The owner of the Whigham Funeral Home in Newark said today that there will be no public memorial at Newark’s Prudential Center, the sports arena that Houston’s family had discussed as a possible venue.
The funeral service will be by invitation only, Carolyn Whigham said, reflecting the family’s desire to keep the memorial more personal. “They have shared her for 30 some years with the city, with the state, with the world. This is their time now for their farewell,” she said. “The family thanks all the fans, the friends and the media, but this time is their private time,” she said.
The 48-year-old Houston died last Saturday at a hotel in Beverly Hills, California, just hours before she was set to perform at producer Clive Davis’s pre-Grammy Awards party. Officials said she was underwater and apparently unconscious when she was pulled from a bathtub.

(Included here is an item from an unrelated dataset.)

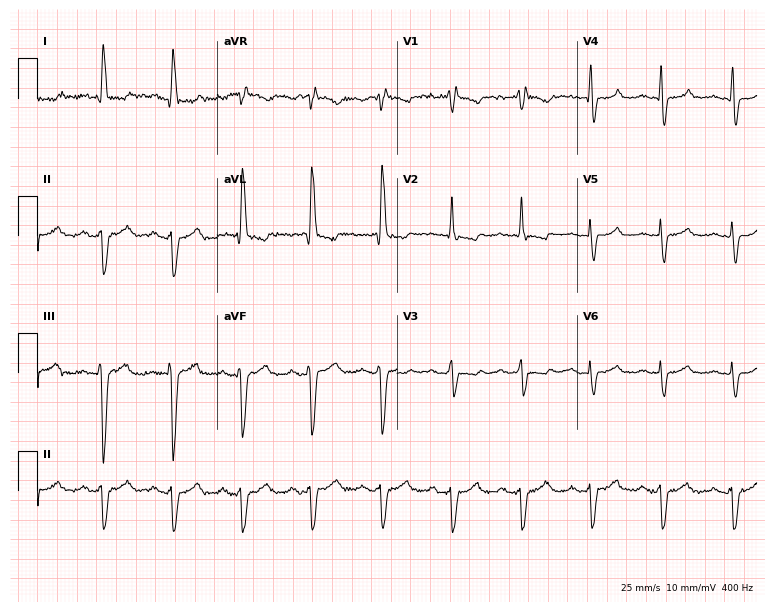
Standard 12-lead ECG recorded from a woman, 69 years old. The tracing shows right bundle branch block.

After an autopsy yesterday, authorities said there were no indications of foul play and no obvious signs of trauma. It could be weeks before the coroner’s office completes toxicology tests to establish the cause of death.

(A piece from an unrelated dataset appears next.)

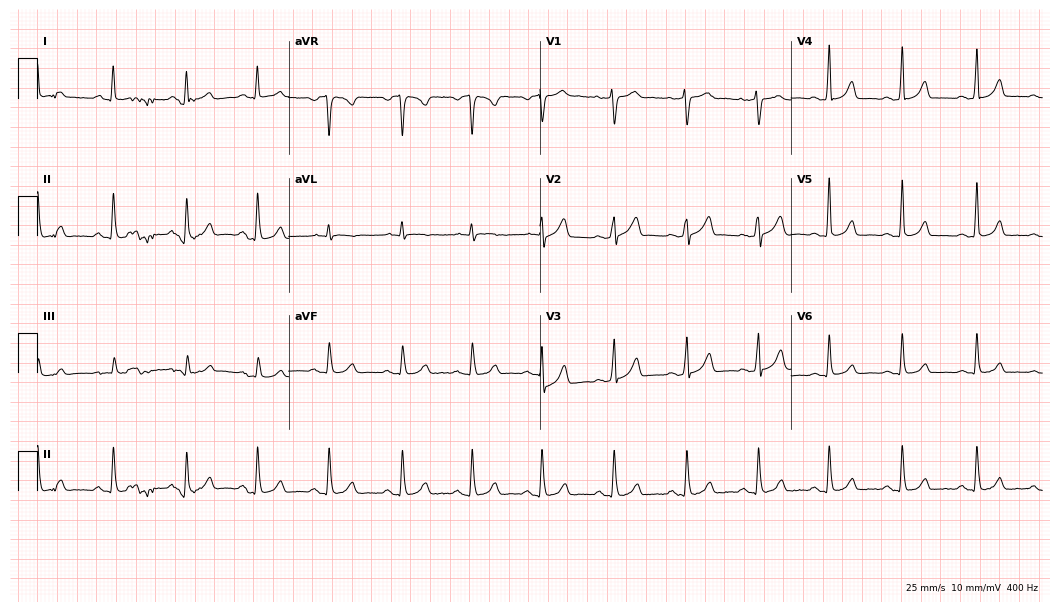
12-lead ECG from a 37-year-old female patient (10.2-second recording at 400 Hz). Recorded interpretation: within normal limits.

Houston’s body was returned to New Jersey late yesterday. Houston was born in Newark and began singing as a child at the New Hope Baptist Church, where her mother, Grammy-winning gospel singer Cissy Houston, led the music programme for many years. Cousin Dionne Warwick also sang in its choir.
An impromptu memorial for Houston was held on Sunday during the Grammys, with Jennifer Hudson saluting her memory with a performance of I Will Always Love You. Viewership for the awards show soared over last year by 50 per cent, with about 40 million viewers tuning in.
A sensation from her first album, Houston was one of the world’s best-selling artists from the mid-1980s to the late 1990s.